Random Forests excel at handling mixed data types, missing values, and high-dimensional datasets. Their built-in feature selection through random subspace selection makes them robust to irrelevant features.

Common pitfalls include: - Overfitting with too many trees or deep trees: Monitor OOB score during training - Ignoring feature scaling: Trees are invariant to monotonic transformations, but other preprocessing may help - Class imbalance: Random Forests can be sensitive; consider balanced sampling or class weights

For model tuning: - Start with default parameters; they're often near-optimal - Use OOB score for efficient hyperparameter search - Increase n_estimators for better performance, but watch for diminishing returns - Adjust max_features based on dataset characteristics

Computational complexity is O(B × N × log N) for training, where B is number of trees and N is sample size. Prediction scales linearly with B.

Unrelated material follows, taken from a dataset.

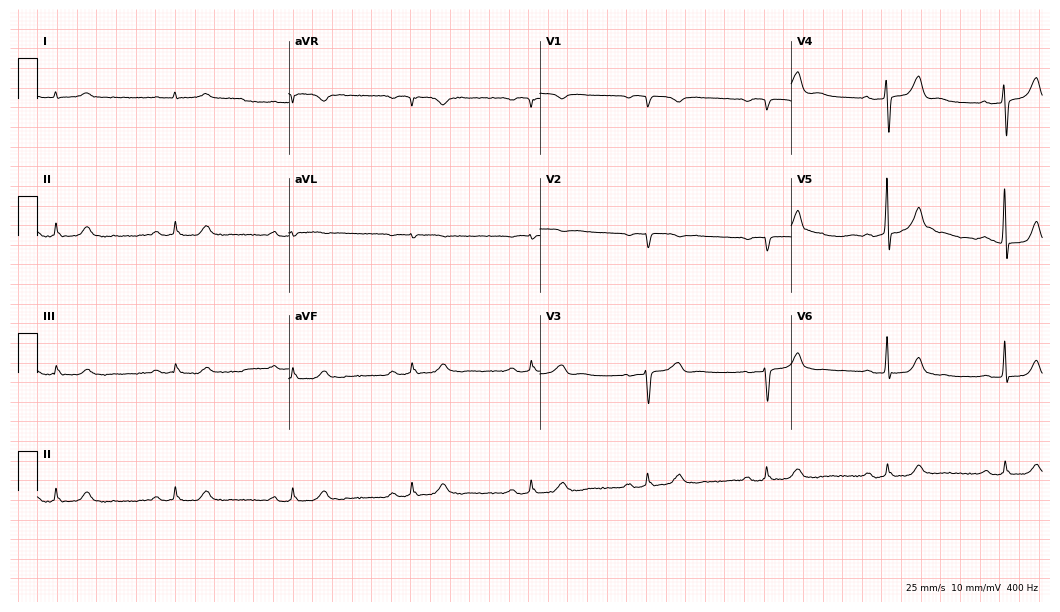
Standard 12-lead ECG recorded from a 77-year-old male patient (10.2-second recording at 400 Hz). The tracing shows first-degree AV block, right bundle branch block (RBBB), sinus bradycardia (a sinus rate of 50 beats per minute or less).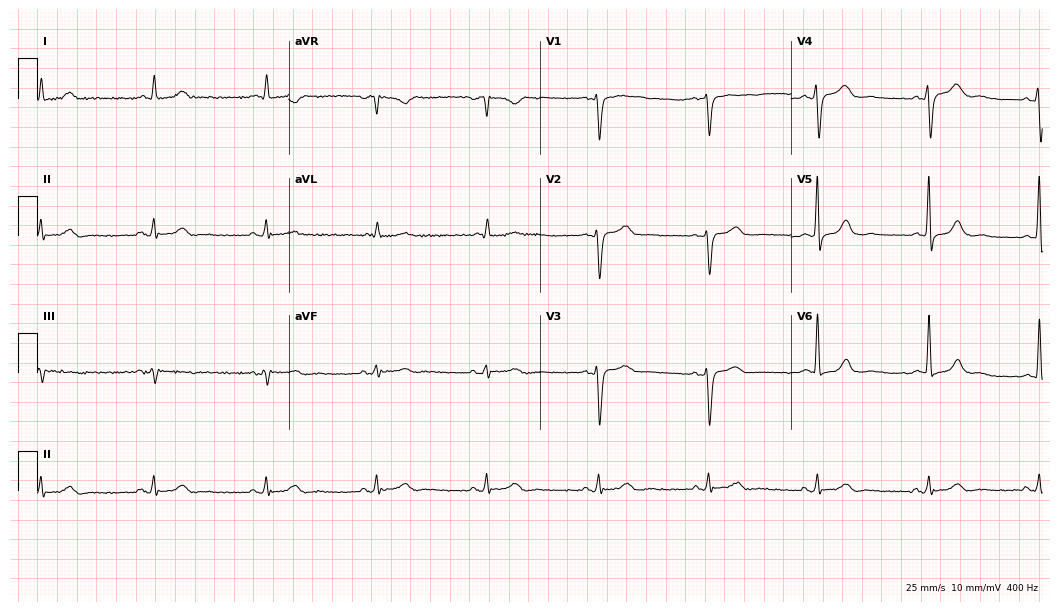
12-lead ECG (10.2-second recording at 400 Hz) from a 76-year-old woman. Labelled as a normal ECG.

Random Forests provide reliable baselines and often outperform single decision trees. They're particularly useful when you need interpretable feature importances alongside strong predictive performance.

Self-Check Questions¶

How does bagging reduce the variance of high-variance base learners like decision trees?
What is the difference between bagging and random forests?
Why is out-of-bag scoring useful, and how does it work?
When would you choose random forests over gradient boosting methods?

Try This Exercise¶

Compare Random Forest performance across different datasets:

Train Random Forest classifiers on the Iris, Wine, and Breast Cancer datasets
Experiment with different numbers of estimators (10, 50, 100, 200)
Compare OOB scores, test accuracies, and feature importances across datasets
Try different max_features values ('sqrt', 'log2', None) and observe the effects
Visualize how OOB score changes with increasing number of trees

This exercise will demonstrate Random Forests' versatility and the importance of parameter tuning.

Builder's Insight¶

Random Forests represent the power of collective intelligence in machine learning. By combining many weak learners through bagging and randomization, they create robust models that often outperform individual algorithms. As you build more sophisticated systems, remember that ensemble methods like Random Forests provide a reliable foundation – simple yet powerful, interpretable yet accurate. In the world of machine learning, sometimes the wisdom of crowds truly is wiser than the expert.